Saturday, May 24th, 2008To the people who was wondering why I’m not like myself this week, was because of this email. It has opened all the feelings I kept bottled inside me for the longest time. Welcome to my world. This is who I really am. You just don’t know me. Take it or leave it. Your call.
I was about to sleep when I received the email. I saw the subject, and then the sender. Seeing it, tears start welling down my face even before I had the chance to read the first word “I”. Everything was like going in slow mo…I can hear the clock ticking and my own breathe…My head spinning…
He is the guy that was mentioned on one of my blogs. My first boyfriend, my bestfriend, my companion, my enemy, my crying shoulder. For the past six months, I kept wondering why he decided to marry the girl. I had a lot of questions though I never asked, not because I’m afraid. But because I know that even my questions were answered, they wouldn’t mean anything anymore. Nothing would change.
When I started reading the email, everything came back like I’m having a flashback of the past year. The past year that changed my life forever. The past year that brought me the greatest pain I ever had in my entire life. I’ve read the mail more than twenty times already, and everytime I read it, tears run down my face. It is a wild mixture of emotions…sadness, relief, happiness, thankfulness and regret. For six months, I’ve been wondering why it happened. I had become someone I’m not.

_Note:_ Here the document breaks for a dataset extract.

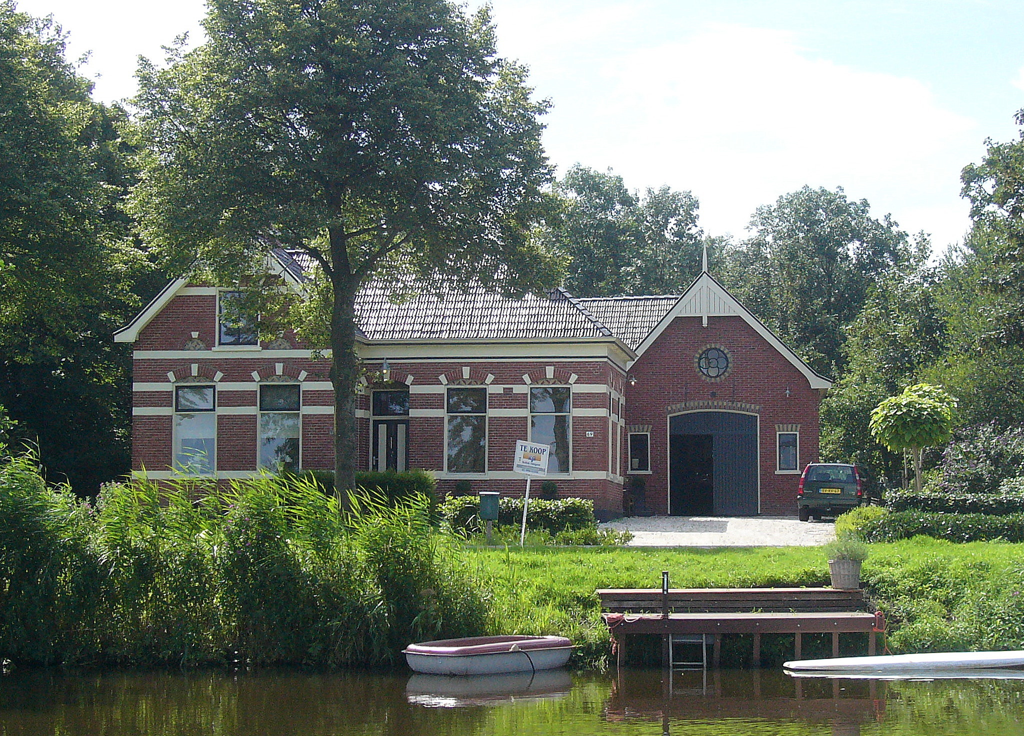 Commissionairswoning aan de zuidzijde van het Afwateringskanaal te Tjuchem. Gebouwd in opdracht van rentenierende boer Luursema in de eclectische stijl van rond 1900. Karakteristieke bouw met originele details en bijpassende modernisatie. Achtereenvolgens bewoond door families Luursema, Toxopeus, Van der Laan, Hester en Staal. Foto genomen juni 2011.

For years, eversince I graduated from college, I’ve been wanting to hear this words from him. And for the past couple of years, this has become my motivation, “I’M GUNNA MAKE YOU PROUD OF ME SOMEDAY.”
“Im so proud of you bhe…Just remember this, there is none to be compared to you..
and even if we are not togehter..I will always have you here..in my memories..
that once upon a time..I have you in my arms..”
Thanks to the email, I can now be who I really am and not be afraid that people won’t like me or accept me for who I am. I can start my life anew. Without thinking about my past, without it withholding me from what the future holds.
To Noel:
You are my greatest lover. Thanks for loving me before, for the forgiveness, for being my living testimony, for wishing me the best, for being my bestfriend above anything else, and always praying for me. I won’t regret being with you in the past. I pray that you have all the best life has to offer. Once in my life you are mine…and that’s enough. I’ll never go, I’ll be here though it’s not gunna be like before. But I’m still here. Will always listen. As promised, “walang iwanan.”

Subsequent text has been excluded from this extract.